On 16 December 2011 17:44, Niklas Broberg
With all due respect, the sentiments you give voice to here are a large part of what drives me to do this project in the first place. Haskell is not GHC, and I think that the very dominant position of GHC many times leads to ill thought-through extensions. Since GHC has no competitor, often extensions (meaning behavior as denoted and delimited by some -X flag) are based on what is most convenient from the implementation point of view, rather than what would give the most consistent, logical and modular user experience (not to mention third-party-tool-implementor-trying-to-support-GHC-extensions experience).
I agree. Various record proposals have been rejected because of the "not easily implementable in GHC" constraint. Of course, ease of implementation (and maintenance) is a valid argument, but it has an unusual weight if GHC is the (in practise) only implementation. Other extensions seem to just get added on (what feels like) a whim (e.g., RecordPuns).
As such, I'm not primarily doing this project to get a development tool out, even if that certainly is a very neat thing. I'm just as much doing it to provide a Haskell (front-end) implementation that can serve as a better reference than GHC, one that very explicitly does *not* choose the convenient route to what constitutes an extension, and instead attempts to apply rigid consistency and modularity between extensions. Also, just like for haskell-src-exts I hope to build the type checker from the roots with the user interface as a core design goal, not as a tacked-on afterthought.
Mind you, in no way do I intend any major criticism towards GHC or its implementors. GHC is a truly amazing piece of software, indeed it's probably my personal favorite piece of software of all times. That does not mean it comes free of quirks and shady corners though, and it is my hope that by doing what I do I can help shine a light on them.
Weeeell... I've gotten a little bit of a different perspective on this since working at a company with very high code quality standards (at least for new code). There is practically no observable code review happening. I'm sure Dimitrios and Simon PJ review most of each other's code every now and then, but overall there is very little code review happening (and no formal, recorded code review whatsoever). Cleaning up the GHC code base is a huge task -- it uses lots of dirty tricks (global variables, hash tables, unique generation is non-deterministic, ...) which often complicate efforts tremendously (I tried). The lack of a unit tests doesn't help (just rewriting code so that it can be tested would help quite a bit). Don't get me wrong, I certainly appreciate the work the GHC team is doing, but GHC strikes a fine balance between industrial needs and research needs. I'm just wondering whether the balance is always right.

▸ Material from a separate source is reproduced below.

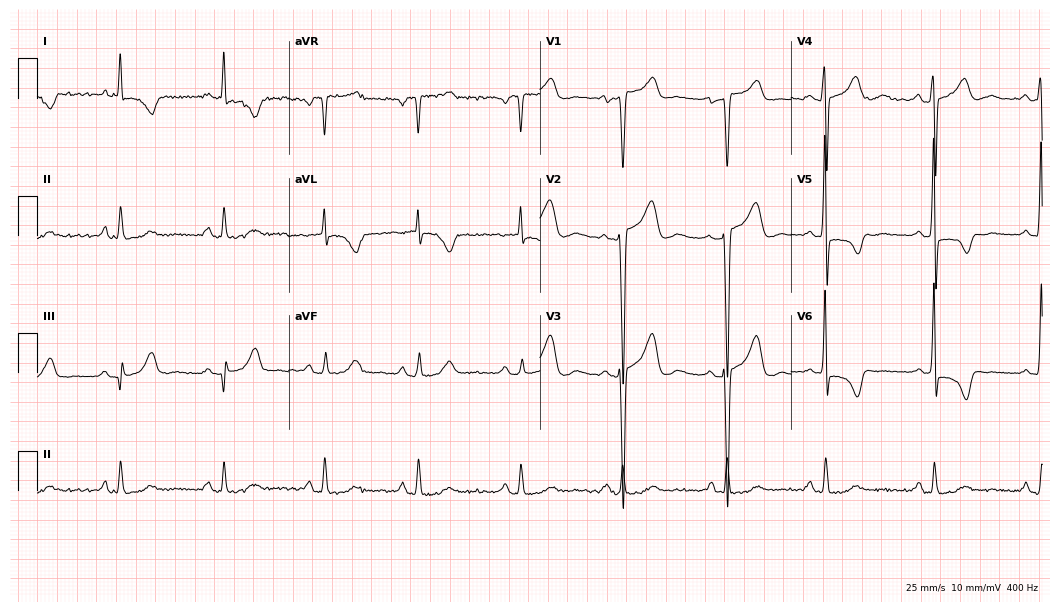
Standard 12-lead ECG recorded from a 44-year-old female. None of these six findings is recorded: first-degree AV block, right bundle branch block, left bundle branch block, sinus bradycardia, atrial fibrillation, sinus tachycardia. Other findings, if any, are not listed.
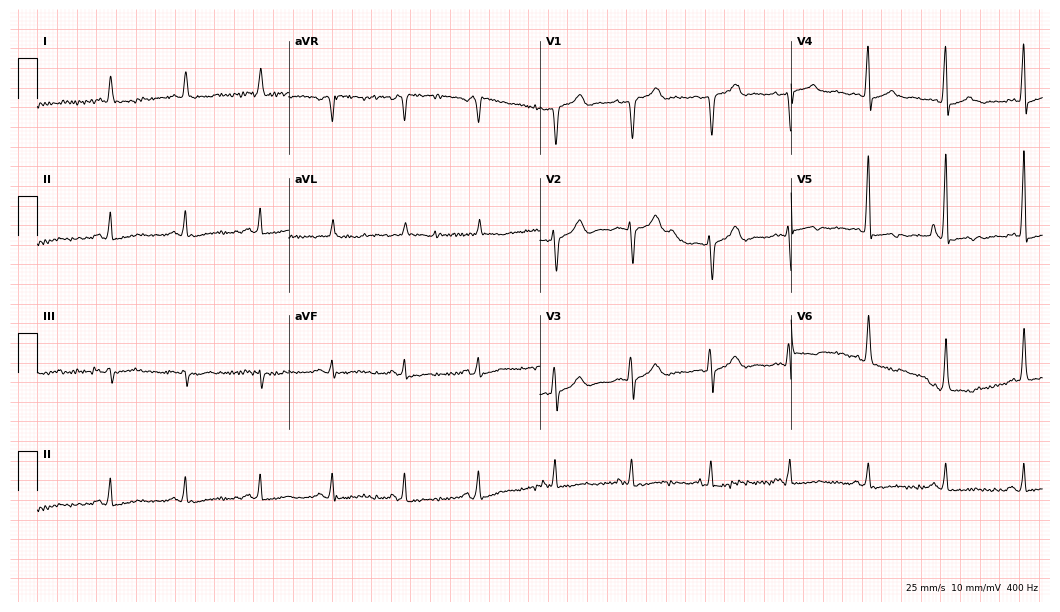
Electrocardiogram (10.2-second recording at 400 Hz), a 77-year-old male. Of the six screened findings (first-degree AV block, right bundle branch block, left bundle branch block, sinus bradycardia, atrial fibrillation, sinus tachycardia), none is recorded. Other findings, if any, are not listed.
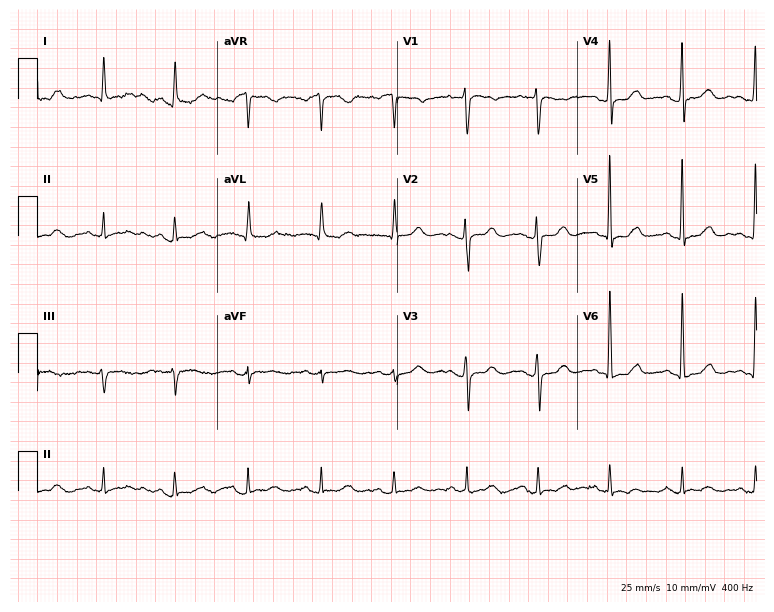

Answering your specific issues:
1) Yes, it's a lot of work. Probably not half as much as you'd think though, see my previous mail about walking in the footsteps of giants. But beyond that, I think it's work that truly needs to be done, for the greater good of Haskell.
Right OutsideIn(X) (the Journal paper description, not the ICFP'09 version) seems like the right way to go. I wasn't aware of the other paper (the original work on bidirectional type inference seemed very unpredictable in terms of when type annotations are needed, so I'm looking forward to how this new paper handles things).
2) Well, I think I've done a reasonably good job keeping haskell-src-exts up to date so far, even if the last year has been pretty bad in that regard (writing a PhD thesis will do that to you). I'll keep doing it for the type checker as well. But I am but one man, so if anyone else feels like joining the project then they are more than welcome to.
Sort-of-3) Yes, both implementation and maintenance are likely going to be far more costly than the alternative to do a translation via the GHC API. I'm not interested in that alternative though.
Fair enough. As I am interested in building reliable (and maintainable) development tools my priorities are obviously different. For that purpose, using two different implementations can lead to very confusing issues for the user (that's why I was asking about bug compatibility). Apart from the bus factor, there is also the bitrotting issue due to GHC's high velocity. For example, even though HaRe does build again it doesn't support many commonly used GHC extensions and it is difficult to add them into the existing code base (which isn't pretty). Anyway, good luck with your endeavours. / Thomas -- Push the envelope. Watch it bend.